La revue Science devra évoluer d’une manière ou d’une autre. Les articles sont actuellement gratuitement accessibles une année après leur publication. Nous ne pouvons pas nous lancer dans un modèle comme celui de PLoS car nous ne publions qu’un seul titre et celui-ci compte un nombre d’articles par numéro trop faible pour être rentable. J’aimerais néanmoins essayer de sélectionner des pays dans lesquels le journal serait gratuit, un peu à la manière des PNAS.
Vous avez été nommé «envoyé scientifique» par les Etats-Unis en Indonésie et au Pakistan. En quoi consiste cette fonction?

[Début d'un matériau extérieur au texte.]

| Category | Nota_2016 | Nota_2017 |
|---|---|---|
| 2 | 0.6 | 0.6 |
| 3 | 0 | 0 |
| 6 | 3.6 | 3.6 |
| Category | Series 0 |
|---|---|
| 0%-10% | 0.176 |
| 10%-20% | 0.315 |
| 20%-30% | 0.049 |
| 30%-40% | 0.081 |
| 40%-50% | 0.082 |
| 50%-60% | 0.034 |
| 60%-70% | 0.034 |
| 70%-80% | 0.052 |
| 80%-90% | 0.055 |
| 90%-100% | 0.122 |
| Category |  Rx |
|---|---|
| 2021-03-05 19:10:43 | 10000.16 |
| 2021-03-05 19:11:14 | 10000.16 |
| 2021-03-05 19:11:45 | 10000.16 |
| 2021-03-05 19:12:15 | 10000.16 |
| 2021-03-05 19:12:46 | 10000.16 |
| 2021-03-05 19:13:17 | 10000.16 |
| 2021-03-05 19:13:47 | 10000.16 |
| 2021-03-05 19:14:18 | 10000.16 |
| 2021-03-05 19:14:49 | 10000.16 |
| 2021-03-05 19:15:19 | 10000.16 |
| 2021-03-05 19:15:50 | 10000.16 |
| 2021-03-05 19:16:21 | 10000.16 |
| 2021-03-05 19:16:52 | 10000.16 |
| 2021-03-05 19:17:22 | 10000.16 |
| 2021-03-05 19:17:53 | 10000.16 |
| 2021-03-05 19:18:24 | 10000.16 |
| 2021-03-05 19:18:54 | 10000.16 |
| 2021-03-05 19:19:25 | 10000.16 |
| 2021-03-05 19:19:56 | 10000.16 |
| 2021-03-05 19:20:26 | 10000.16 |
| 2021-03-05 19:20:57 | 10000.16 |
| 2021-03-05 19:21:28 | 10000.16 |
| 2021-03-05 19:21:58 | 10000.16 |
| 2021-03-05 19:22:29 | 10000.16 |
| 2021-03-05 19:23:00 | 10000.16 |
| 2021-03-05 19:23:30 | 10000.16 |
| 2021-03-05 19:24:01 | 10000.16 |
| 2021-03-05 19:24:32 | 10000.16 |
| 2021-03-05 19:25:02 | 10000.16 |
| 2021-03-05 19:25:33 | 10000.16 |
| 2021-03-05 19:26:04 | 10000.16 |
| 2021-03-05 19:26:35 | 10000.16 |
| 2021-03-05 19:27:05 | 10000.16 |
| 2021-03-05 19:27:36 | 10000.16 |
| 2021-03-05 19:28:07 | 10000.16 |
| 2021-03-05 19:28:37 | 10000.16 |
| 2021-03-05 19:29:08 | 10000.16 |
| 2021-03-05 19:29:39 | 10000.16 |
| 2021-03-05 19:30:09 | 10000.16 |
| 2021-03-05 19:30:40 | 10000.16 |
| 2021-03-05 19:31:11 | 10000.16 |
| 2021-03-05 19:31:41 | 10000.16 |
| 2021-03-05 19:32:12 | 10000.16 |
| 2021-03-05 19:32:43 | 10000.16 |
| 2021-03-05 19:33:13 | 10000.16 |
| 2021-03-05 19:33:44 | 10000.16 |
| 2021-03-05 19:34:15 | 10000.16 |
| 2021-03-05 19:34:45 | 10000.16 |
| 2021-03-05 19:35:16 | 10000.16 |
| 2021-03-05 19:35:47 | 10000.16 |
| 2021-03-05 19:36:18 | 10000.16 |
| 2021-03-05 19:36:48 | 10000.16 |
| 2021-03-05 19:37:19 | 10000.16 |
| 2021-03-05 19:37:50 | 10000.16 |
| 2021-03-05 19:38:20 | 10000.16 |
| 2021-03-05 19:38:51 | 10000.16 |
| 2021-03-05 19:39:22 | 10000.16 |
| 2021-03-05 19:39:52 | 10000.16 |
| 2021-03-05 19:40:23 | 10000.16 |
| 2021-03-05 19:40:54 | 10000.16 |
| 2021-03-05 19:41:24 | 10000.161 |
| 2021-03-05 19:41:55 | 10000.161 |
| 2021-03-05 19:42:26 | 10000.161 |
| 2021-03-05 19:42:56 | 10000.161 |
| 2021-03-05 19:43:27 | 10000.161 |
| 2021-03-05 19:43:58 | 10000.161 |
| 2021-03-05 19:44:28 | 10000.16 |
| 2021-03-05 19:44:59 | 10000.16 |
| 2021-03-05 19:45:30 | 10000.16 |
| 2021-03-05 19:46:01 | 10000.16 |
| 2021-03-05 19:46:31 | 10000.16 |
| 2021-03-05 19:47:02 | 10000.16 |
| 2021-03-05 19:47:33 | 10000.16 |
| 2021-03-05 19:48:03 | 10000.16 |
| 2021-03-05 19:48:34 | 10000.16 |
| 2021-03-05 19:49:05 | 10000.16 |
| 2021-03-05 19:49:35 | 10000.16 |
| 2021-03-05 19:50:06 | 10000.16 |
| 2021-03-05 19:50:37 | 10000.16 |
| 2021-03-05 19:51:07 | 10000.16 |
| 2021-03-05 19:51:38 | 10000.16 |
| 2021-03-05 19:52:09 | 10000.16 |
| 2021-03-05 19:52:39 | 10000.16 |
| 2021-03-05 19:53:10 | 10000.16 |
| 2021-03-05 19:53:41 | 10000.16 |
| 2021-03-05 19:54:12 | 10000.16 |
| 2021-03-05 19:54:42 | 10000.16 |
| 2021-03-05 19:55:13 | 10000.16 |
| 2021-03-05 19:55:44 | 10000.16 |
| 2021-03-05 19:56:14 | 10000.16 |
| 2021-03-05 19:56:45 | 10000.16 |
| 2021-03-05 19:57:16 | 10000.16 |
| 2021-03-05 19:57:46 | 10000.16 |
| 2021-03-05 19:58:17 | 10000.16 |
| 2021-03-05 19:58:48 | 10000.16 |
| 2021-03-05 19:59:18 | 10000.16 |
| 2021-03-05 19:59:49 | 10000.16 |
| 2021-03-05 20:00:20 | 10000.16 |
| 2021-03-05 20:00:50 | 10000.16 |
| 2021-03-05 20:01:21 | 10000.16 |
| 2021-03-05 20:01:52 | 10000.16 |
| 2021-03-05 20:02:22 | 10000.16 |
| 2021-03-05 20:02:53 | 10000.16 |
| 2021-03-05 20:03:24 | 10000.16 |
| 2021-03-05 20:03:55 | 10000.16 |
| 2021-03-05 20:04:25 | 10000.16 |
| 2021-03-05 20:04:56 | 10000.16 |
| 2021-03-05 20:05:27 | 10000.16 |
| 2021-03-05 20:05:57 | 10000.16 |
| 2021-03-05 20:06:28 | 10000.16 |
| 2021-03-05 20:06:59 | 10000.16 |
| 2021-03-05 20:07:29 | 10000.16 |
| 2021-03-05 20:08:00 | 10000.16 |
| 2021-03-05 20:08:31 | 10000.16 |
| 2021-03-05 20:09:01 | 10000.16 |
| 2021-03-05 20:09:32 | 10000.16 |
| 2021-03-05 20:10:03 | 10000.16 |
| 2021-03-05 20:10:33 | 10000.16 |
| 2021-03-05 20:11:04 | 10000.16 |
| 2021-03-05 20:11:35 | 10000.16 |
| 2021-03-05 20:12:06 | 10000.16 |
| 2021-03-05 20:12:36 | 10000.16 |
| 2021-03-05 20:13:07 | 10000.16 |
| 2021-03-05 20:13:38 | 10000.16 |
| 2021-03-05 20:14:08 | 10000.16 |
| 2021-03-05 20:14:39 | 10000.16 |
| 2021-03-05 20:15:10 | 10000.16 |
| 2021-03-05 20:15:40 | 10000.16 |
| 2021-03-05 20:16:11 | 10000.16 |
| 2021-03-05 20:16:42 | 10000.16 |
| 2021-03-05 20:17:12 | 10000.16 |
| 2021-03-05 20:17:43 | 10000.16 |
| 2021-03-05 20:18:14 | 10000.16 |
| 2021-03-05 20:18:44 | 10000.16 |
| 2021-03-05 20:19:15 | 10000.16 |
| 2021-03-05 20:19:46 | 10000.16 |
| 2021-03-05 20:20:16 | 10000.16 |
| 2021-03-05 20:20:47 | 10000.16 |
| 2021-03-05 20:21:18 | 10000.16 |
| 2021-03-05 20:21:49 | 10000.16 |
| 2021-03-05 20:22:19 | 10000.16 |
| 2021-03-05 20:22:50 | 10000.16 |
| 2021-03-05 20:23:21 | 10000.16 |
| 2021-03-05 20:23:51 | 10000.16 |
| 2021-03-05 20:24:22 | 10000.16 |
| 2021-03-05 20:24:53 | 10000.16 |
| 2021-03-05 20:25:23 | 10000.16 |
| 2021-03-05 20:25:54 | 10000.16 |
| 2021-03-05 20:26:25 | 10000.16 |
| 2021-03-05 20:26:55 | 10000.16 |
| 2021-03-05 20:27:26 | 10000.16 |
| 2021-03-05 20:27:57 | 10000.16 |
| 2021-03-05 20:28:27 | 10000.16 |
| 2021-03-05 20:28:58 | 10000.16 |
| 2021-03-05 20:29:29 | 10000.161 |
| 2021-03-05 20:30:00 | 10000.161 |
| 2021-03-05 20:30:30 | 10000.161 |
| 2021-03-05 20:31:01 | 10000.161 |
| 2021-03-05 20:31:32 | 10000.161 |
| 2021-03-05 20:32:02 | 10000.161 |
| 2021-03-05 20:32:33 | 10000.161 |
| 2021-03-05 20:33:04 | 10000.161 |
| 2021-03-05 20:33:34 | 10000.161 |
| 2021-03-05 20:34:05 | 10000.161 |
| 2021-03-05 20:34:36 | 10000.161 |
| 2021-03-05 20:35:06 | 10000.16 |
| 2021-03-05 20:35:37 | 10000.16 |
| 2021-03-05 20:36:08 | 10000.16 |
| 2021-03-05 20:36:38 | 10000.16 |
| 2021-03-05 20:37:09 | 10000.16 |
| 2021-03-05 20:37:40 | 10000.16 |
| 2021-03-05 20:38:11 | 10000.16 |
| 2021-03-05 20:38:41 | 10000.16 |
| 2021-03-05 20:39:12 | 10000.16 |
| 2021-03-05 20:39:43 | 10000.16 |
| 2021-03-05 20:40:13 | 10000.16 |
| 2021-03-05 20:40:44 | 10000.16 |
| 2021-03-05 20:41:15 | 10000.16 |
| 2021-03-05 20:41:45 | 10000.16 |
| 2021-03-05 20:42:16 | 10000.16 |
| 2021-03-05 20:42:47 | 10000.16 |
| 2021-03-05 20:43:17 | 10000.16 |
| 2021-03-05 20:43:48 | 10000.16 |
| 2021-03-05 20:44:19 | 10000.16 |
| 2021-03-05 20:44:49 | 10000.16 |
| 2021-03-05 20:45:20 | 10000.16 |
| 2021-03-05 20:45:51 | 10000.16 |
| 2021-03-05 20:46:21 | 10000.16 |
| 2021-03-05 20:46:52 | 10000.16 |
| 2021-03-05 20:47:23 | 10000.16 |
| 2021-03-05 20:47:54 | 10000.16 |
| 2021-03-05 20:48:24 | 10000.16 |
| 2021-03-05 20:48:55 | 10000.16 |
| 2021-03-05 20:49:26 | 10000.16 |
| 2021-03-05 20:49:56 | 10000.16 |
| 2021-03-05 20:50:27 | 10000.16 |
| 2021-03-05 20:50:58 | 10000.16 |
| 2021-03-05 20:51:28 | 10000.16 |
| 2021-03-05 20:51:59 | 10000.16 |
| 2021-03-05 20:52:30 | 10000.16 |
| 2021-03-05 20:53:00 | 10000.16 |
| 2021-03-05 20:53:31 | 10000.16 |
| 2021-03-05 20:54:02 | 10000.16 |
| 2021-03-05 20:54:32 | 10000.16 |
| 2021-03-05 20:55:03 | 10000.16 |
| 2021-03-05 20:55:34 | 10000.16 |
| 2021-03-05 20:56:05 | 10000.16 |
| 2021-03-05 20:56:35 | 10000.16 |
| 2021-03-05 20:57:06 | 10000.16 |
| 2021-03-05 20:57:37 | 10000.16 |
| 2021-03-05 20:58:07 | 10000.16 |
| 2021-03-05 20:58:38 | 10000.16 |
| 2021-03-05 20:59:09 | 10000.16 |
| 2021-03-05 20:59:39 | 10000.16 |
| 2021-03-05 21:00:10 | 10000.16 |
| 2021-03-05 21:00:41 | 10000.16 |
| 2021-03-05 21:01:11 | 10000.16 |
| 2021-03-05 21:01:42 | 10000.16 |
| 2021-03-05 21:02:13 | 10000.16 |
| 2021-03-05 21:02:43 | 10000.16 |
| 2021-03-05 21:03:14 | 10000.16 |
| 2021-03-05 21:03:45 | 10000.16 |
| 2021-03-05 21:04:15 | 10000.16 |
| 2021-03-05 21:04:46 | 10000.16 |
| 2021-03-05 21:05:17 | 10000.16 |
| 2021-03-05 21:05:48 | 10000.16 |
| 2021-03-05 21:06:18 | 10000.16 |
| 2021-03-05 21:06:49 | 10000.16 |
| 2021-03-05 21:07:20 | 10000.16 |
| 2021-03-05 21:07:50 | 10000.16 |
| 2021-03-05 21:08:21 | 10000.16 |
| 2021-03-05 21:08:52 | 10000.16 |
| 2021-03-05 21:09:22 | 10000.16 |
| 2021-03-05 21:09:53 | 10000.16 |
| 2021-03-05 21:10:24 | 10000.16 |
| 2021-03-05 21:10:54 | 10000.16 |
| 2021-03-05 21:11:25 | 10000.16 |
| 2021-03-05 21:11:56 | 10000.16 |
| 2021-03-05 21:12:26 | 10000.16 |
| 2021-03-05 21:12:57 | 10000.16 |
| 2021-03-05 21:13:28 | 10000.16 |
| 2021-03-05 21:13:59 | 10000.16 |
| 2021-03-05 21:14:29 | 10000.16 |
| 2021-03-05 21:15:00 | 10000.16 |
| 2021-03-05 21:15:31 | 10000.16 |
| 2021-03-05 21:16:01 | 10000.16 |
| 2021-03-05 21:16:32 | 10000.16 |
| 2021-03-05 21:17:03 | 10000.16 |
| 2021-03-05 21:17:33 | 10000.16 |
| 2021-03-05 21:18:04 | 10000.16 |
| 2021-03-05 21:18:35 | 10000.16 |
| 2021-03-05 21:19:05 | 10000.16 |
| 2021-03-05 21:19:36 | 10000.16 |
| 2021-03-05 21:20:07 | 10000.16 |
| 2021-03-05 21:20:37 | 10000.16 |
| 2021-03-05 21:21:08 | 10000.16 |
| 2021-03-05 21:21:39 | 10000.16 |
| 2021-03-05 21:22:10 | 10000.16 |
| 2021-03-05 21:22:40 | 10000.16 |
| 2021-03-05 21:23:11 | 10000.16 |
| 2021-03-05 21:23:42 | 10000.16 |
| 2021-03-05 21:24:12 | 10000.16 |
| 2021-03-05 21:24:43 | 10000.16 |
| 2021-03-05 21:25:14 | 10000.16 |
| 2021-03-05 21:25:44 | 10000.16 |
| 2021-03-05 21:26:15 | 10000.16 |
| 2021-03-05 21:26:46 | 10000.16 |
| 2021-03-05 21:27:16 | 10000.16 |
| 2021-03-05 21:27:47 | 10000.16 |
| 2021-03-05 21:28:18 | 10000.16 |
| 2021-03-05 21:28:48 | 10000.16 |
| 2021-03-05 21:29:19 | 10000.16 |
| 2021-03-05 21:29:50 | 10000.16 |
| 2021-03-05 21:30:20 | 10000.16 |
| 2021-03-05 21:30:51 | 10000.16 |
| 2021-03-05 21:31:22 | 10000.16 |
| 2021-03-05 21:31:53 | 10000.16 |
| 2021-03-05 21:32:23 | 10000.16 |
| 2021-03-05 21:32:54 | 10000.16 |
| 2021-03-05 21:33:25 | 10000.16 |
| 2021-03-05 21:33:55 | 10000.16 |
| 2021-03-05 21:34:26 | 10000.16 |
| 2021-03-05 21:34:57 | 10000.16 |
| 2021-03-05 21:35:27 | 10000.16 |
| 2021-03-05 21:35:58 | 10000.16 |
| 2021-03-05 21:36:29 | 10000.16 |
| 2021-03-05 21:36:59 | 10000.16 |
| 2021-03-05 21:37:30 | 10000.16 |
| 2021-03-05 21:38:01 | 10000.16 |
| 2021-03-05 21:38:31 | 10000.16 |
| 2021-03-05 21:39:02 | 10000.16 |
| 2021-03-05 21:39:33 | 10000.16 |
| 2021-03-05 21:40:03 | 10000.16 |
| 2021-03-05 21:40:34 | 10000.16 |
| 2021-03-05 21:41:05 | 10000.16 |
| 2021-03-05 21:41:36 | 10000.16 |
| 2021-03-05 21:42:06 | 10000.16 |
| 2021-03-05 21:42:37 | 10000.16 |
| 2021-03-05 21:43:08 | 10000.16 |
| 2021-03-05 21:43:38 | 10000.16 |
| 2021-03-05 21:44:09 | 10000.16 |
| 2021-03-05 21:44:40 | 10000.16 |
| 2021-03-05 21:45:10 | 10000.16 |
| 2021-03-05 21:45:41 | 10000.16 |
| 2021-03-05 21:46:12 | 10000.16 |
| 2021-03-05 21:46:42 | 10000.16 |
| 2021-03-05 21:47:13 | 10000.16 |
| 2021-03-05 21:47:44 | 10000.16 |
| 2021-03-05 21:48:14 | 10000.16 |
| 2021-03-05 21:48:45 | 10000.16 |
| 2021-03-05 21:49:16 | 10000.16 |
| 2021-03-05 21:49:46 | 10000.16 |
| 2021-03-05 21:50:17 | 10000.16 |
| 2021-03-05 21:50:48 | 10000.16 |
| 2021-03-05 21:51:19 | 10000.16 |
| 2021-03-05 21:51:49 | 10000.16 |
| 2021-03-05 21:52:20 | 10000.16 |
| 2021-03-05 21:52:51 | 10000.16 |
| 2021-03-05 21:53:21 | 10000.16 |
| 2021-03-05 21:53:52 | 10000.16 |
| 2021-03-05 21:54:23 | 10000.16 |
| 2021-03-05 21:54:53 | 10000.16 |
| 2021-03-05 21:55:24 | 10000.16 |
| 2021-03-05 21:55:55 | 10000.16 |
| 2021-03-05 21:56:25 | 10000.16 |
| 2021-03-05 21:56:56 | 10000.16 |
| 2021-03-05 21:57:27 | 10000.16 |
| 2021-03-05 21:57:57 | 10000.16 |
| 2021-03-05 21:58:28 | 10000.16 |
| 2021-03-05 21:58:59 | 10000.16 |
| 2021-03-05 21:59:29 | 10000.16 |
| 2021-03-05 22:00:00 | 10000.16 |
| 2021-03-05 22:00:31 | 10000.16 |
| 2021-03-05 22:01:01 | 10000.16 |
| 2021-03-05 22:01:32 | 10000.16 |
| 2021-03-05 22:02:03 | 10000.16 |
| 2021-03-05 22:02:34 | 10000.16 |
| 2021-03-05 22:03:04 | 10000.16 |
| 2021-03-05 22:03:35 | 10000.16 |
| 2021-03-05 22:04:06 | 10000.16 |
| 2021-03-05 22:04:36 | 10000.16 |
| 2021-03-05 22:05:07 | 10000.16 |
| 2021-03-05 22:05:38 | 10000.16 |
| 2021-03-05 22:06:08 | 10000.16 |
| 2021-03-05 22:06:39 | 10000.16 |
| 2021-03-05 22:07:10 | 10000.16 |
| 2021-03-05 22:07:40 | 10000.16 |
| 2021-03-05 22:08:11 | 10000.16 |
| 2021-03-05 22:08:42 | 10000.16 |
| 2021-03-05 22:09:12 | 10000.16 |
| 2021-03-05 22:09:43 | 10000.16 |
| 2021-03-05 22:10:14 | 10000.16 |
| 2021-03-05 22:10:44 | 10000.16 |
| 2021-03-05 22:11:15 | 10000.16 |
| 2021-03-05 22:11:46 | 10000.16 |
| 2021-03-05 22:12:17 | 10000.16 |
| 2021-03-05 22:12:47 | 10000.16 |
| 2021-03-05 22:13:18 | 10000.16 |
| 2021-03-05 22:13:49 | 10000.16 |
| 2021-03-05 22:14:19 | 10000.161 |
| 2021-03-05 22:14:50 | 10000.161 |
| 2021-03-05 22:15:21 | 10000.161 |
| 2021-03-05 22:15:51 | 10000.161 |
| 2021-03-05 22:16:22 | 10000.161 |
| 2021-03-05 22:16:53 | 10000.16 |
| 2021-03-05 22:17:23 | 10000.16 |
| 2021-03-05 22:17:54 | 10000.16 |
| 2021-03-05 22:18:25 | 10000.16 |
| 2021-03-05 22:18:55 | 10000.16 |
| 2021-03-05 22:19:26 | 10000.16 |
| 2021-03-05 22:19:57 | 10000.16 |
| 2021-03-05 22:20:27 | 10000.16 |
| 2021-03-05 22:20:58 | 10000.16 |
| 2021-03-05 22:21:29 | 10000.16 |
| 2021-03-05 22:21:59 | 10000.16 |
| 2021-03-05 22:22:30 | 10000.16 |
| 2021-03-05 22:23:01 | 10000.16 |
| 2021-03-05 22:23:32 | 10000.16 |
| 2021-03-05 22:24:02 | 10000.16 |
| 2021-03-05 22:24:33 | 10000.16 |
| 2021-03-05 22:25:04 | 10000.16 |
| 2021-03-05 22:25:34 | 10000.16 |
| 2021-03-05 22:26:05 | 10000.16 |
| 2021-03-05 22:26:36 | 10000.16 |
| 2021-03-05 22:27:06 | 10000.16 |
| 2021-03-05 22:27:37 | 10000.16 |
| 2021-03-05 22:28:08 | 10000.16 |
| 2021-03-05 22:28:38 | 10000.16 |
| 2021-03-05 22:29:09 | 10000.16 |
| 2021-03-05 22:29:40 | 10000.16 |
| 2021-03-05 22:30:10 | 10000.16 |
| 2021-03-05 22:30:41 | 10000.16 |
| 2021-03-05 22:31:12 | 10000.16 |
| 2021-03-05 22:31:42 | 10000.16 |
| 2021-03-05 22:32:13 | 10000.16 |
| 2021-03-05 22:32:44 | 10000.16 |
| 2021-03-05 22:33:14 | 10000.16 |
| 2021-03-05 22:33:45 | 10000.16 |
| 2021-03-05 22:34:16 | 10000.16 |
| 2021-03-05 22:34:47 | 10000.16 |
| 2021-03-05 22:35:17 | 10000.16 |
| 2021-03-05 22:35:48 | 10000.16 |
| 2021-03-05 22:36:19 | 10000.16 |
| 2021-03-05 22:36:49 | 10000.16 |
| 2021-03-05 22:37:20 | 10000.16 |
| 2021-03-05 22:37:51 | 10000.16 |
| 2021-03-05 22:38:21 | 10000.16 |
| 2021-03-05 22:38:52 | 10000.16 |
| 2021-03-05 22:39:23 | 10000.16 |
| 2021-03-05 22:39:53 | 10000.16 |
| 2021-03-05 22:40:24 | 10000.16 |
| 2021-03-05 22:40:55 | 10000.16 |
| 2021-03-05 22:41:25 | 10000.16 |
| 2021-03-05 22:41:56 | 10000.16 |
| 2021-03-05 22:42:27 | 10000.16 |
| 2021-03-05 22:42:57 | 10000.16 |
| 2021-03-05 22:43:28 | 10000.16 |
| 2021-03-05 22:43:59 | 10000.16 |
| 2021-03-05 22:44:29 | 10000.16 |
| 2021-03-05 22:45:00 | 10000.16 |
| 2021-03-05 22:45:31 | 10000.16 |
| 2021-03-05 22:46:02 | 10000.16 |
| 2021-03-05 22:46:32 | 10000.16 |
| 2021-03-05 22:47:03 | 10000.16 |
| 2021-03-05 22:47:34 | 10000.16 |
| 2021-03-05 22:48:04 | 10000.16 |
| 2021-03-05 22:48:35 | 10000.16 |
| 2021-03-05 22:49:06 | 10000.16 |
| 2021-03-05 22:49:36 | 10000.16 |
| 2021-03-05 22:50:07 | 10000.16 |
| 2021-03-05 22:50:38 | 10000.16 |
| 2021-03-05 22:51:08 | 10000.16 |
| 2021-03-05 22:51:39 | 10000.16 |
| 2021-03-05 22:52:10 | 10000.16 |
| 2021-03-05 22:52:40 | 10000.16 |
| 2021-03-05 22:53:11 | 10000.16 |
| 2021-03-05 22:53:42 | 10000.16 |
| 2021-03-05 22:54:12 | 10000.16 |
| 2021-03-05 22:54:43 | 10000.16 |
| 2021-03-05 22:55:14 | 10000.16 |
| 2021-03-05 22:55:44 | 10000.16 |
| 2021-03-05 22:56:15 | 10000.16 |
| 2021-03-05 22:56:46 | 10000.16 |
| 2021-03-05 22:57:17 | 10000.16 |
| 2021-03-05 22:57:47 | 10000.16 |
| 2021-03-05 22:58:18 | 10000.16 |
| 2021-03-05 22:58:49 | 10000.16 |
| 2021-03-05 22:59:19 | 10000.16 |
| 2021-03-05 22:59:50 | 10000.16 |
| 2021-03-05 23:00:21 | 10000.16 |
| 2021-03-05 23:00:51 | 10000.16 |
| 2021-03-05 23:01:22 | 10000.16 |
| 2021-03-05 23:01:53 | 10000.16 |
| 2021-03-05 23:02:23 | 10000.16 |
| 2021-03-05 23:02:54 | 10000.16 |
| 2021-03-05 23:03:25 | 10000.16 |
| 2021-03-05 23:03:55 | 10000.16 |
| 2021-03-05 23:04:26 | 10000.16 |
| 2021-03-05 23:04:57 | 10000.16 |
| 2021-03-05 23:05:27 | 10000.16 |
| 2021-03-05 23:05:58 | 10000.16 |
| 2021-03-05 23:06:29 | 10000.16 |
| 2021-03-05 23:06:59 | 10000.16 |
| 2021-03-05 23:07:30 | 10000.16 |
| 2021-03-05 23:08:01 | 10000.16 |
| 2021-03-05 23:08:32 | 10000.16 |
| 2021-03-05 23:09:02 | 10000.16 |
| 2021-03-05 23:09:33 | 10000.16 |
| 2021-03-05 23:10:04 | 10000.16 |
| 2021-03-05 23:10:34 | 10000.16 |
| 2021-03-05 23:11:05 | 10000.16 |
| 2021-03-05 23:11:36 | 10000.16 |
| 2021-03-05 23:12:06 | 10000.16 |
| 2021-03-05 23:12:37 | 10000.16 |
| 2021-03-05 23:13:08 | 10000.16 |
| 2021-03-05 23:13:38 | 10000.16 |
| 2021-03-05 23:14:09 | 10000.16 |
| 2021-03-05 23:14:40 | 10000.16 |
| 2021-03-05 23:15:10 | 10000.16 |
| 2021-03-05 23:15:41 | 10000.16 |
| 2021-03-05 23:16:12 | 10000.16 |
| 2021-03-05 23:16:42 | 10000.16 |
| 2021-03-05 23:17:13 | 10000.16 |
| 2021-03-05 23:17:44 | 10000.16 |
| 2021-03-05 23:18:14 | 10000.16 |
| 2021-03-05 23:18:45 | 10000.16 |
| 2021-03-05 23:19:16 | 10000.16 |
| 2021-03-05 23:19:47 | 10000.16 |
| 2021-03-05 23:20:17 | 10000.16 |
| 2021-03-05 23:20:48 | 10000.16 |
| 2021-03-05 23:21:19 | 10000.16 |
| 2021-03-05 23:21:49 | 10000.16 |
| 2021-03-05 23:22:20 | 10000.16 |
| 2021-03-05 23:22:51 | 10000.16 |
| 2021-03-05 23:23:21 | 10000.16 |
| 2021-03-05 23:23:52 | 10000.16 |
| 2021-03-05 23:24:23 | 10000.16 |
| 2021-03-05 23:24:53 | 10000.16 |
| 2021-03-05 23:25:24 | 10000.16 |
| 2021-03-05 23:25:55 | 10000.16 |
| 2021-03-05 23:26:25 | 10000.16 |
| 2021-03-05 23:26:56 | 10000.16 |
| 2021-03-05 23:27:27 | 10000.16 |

Ce programme fait suite au discours du président Barack Obama au Caire en 2009. Il y a évoqué la manière dont les Etats-Unis pourraient changer leur relation avec les pays musulmans. Les envoyés scientifiques étaient une des pistes qu’il voulait explorer. Le but du programme consiste à construire des ponts en matière de science entre ces pays et les Etats-Unis. Pour l’instant, j’ai organisé en juillet 2011 une première rencontre de trois jours entre une quarantaine de jeunes chercheurs indonésiens et autant d’Américains. L’opération devrait se répéter chaque année. Je cherche également à faire en sorte que le gouvernement indonésien alloue plus de ressources à la science. Aujourd’hui, il y consacre seulement 0,06% de son PIB, ce qui est vingt fois moins qu’en Occident. Avec l’aide de la Banque mondiale, nous essayons de mettre en œuvre une sorte de Fondation nationale pour la science qui donnerait leur chance aux jeunes chercheurs d’entrer en compétition entre eux et avec les anciens parfois un peu trop bien établis.
Et le Pakistan?
Il est plus difficile de travailler dans ce pays pour des raisons de sécurité. J’essaye néanmoins de faire en sorte que les scientifiques aient plus d’influence sur leur gouvernement. Ils pourraient améliorer la vie du pays en participant davantage à la prise de décision en matière d’environnement et de santé par exemple. Mais ils sont très peu écoutés. J’ai également découvert qu’aux Etats-Unis vivent un grand nombre de scientifiques d’origine pakistanaise , qui désirent aider leur pays et même rentrer au pays pour cela. J’essaye de trouver le moyen de les rendre plus efficaces.
Vous avez travaillé une année à Genève au début de votre carrière de biochimiste. Quels souvenirs en gardez-vous?
Je suis venu ici entre 1965 et 1966 pour accomplir un post-doc et, surtout, suivre Alfred Tissière, un célèbre alpiniste et biochimiste suisse qui avait réalisé du très beau travail sur la structure et la fonction des ribosomes, la synthèse des ARNs messagers et la synthèse de protéines. Je l’ai rencontré à Harvard, où il passait une année dans le laboratoire de Jim Watson, codécouvreur, avec Francis Crick, de la structure en double hélice de l’ADN. Il est ensuite rentré en Suisse et, avec le professeur Edouard Kellenberger, il a fondé à l’Université de Genève en 1964 l’Institut de biologie moléculaire, l’un des premiers au monde. Cela semblait une aventure très excitante et tout un groupe d’Américains, dont moi, ont voulu s’y rendre. C’était une année formidable, pleine d’énergie et d’activité. Jim Watson a passé à son tour une année à Genève à cette époque. Il y avait plein de chercheurs brillants, dont Richard Epstein. Il a bien fallu que je rentre mais je serais bien resté plus longtemps.